А дед не торопится, ему выяснить требуется. Дотошный – в печенки лезет!
– Ребятки, – кричит, – а собак нонче разрешено держать?
– Разрешено, дед, не сомневайся.
– Я, ребятки, всего сомневаюсь. Я, ребятки, кругом пужливый. Меня время потоптало.
– Ладно тебе, – говорю. – Не трухай. Время нынче нормальное.
– Да?! – орет. – А это видал?
И показывает на сторону. А там, у дома, машины стоят частные. Много. В два ряда.
– Видал, – говорю.
– Сколько в них, – кричит, – лошадиных сил?
– Да под сорок будет. Может, побольше.
– Ну! – орёт. – Сорок лошадей в кажной! А мово брата Митьку за две лошадиные силы кончили.
– Когда это было, дед?
– Тогда и было. Когда раскулачивали. Их тридцать пять мужиков в Курской губернии кончили. И у кажного по две силы было. А нынче по сорок – и терпят.
– Вот, – говорю, – жизнь стала нормальная.
– Дурак ты! – кричит. – Это она до поры нормальная!

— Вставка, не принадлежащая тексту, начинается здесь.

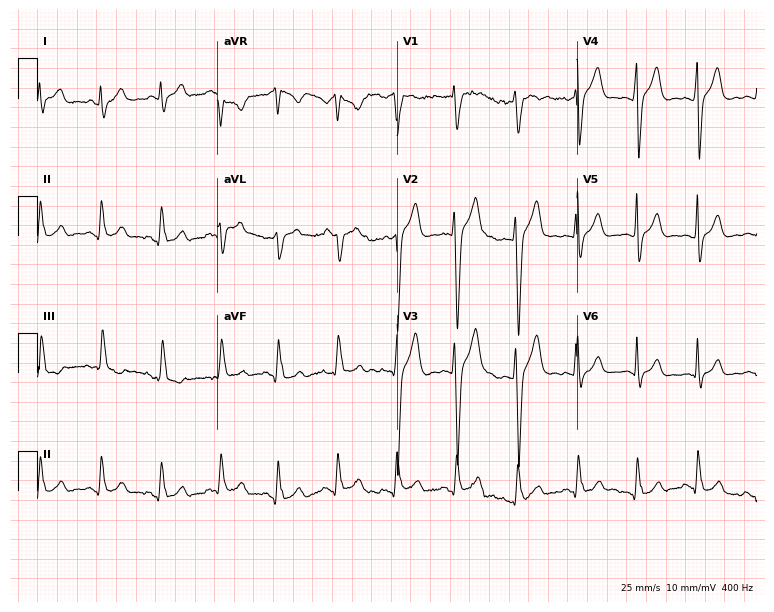
12-lead ECG (7.3-second recording at 400 Hz) from a 25-year-old man. Screened for six findings — first-degree AV block, right bundle branch block, left bundle branch block, sinus bradycardia, atrial fibrillation, sinus tachycardia — none is recorded. Other findings, if any, are not listed.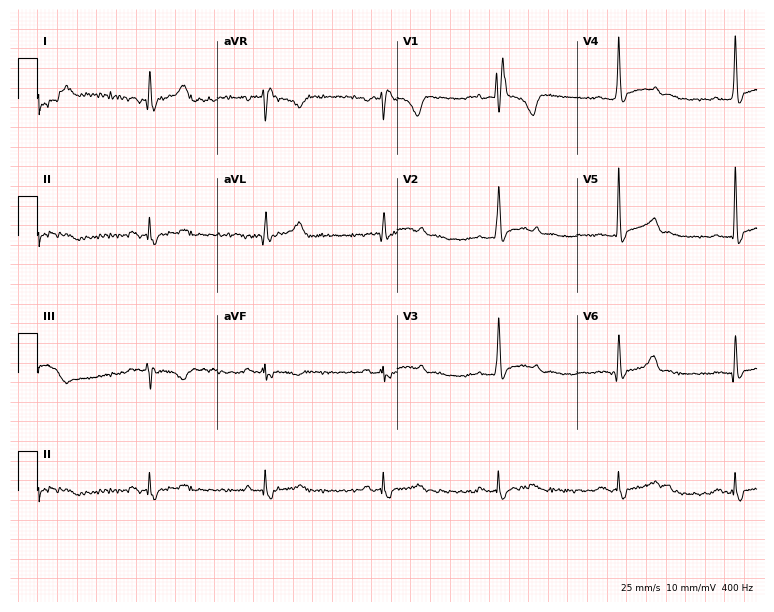
Resting 12-lead electrocardiogram (7.3-second recording at 400 Hz). Patient: a male, 43 years old. The tracing shows right bundle branch block.

А там еще спросют: у кого сорок сил? Выходи к стенке!
Чуем – не отвязаться. Полуторка и говорит:
– Дед, пса брать будешь?
– Буду.
– Сколько дашь?
– Рупь.
Как мы заорём:
– Дед, охренел?! Да у ней один ошейник трояк стоит!
– Ошейник без надобности. Я его на цепь посажу.
Полуторка аж взвился!
– А это видал? – и кулак показывает. А кулак у него, что хороший арбуз. Тоже Мичуринский. С той же выставки тех же достижений.
Мы его – оттаскивать. Мы его – спинами огораживать. Спугнёт покупателя!
– Дед, – орём, – давай червонец!
– Рупь, – говорит, – от силы рупь десять. Его завтра, может, отберут. За псов раскулачивать, может, станут. За одну собачью силу.
Полуторка орёт:
– Чтоба я лучшего друга – да за рупь за десять?! Ни в жисть! Гони трояк!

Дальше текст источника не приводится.